Pour les femmes qui envisagent de concevoir ou qui sont déjà inscrites aux tout premiers stades de la grossesse, une analyse du cytomégalovirus est effectuée dès leur visite dans un centre médical. Dans le même temps, il est nécessaire de rechercher les anticorps anti-cytomégalovirus, ce qui permet de détecter leur nombre et de déterminer si une femme a déjà vu ce virus et si le pathogène est immunisé.

Si le test du cytomégalovirus montre la présence d'anticorps IgG anti-CMV, le danger pour le fœtus est minimisé - la future mère a déjà eu une pathologie et a développé une protection qui protégera également le bébé.
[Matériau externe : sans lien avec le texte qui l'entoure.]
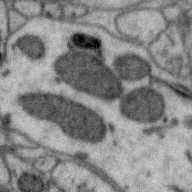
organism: Zebra finch
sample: Brain
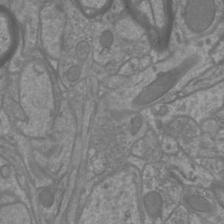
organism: Mouse
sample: Cortical neurons
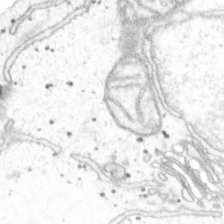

En l'absence d'immunoglobulines, le virus devra être examiné plus d'une fois pendant la grossesse, car l'organisme n'est pas prêt à résister aux infections.

Chez les nouveau-nés, une analyse sanguine du cytomégalovirus ou une analyse de l'urine est effectuée si, tout en surveillant une femme enceinte, on soupçonne la possibilité d'une infection congénitale ou d'une pathologie acquise lors de l'accouchement. Le diagnostic est réalisé dans les 24 à 48 heures suivant la naissance de l'enfant.

En présence d'immunodéficience, un test est effectué immédiatement après sa détection. Une telle approche permettra de corriger l’évolution thérapeutique et de compléter le traitement avec les antiviraux nécessaires, tout en évitant une éventuelle rechute ou en préparant une primo-infection non exclue.

L'analyse du CMV est également nécessaire lors de la préparation d'un patient à l'immunosuppression lors d'une transplantation d'organe ou de tissu, et l'étude est prescrite avant le début de la procédure.

Types de recherche et règles de livraison

Avec une immunité normale, il est plus que réaliste d’être infecté par un virus et de ne pas en avoir la moindre idée. Le système immunitaire maintiendra avec succès le cytomégalovirus dans un état dépressif et même si une pathologie se développe, les symptômes seront complètement absents. Si une personne n'est pas immunisée ou est affaiblie, ce qui est particulièrement visible chez les personnes infectées par le VIH ou chez les patients atteints de tumeurs cancéreuses, le cytomégalovirus peut provoquer le développement de pathologies graves. Les yeux et les poumons, le cerveau, le système digestif sont endommagés et le résultat de complications est souvent fatal.

Pour déterminer la présence d'une pathologie, il est nécessaire d'effectuer une analyse sanguine des anticorps et il peut exister plusieurs types d'analyse, mais le dosage immunoenzymatique est considéré comme le plus fiable. Le test ELISA vous permet de déterminer le nombre et les propriétés d'anti-CMV spécifique, et les résultats du déchiffrement d'un test sanguin pour le cytomégalovirus constituent la base d'une conclusion concernant non seulement la présence du porteur de l'infection, mais également celle de l'immunité. De plus, cette méthode est la plus rapide, la plus précise et la plus abordable.

D'autres études aideront à diagnostiquer la présence d'une pathologie, notamment:

  • la réaction en chaîne de la polymérase, qui permet de détecter l’ADN du virus;
  • cystoscopie d'urine, au cours de laquelle les cellules endommagées sont observées;
  • méthode de culture, qui consiste à faire croître le virus sur des milieux nutritifs.

Dans le corps humain, il existe différents types d'immunoglobulines. Toutefois, si l'on considère le cytomégalovirus, les IgM, les IgG sont efficaces. Le premier type est produit au stade initial de l'infection, assurant la suppression de l'infection primaire. Le second type est généré plus tard et est conçu pour protéger le corps du cytomégalovirus tout au long de la vie de la victime.

Un fait important Les premières IgG formées en réponse à une infection sont très faiblement associées aux particules virales, auquel cas elles sont dites de faible avidité. Après environ 14 jours, commence la production d'IgG hautement avide, suffisamment efficace pour pouvoir reconnaître et produire une liaison de virion.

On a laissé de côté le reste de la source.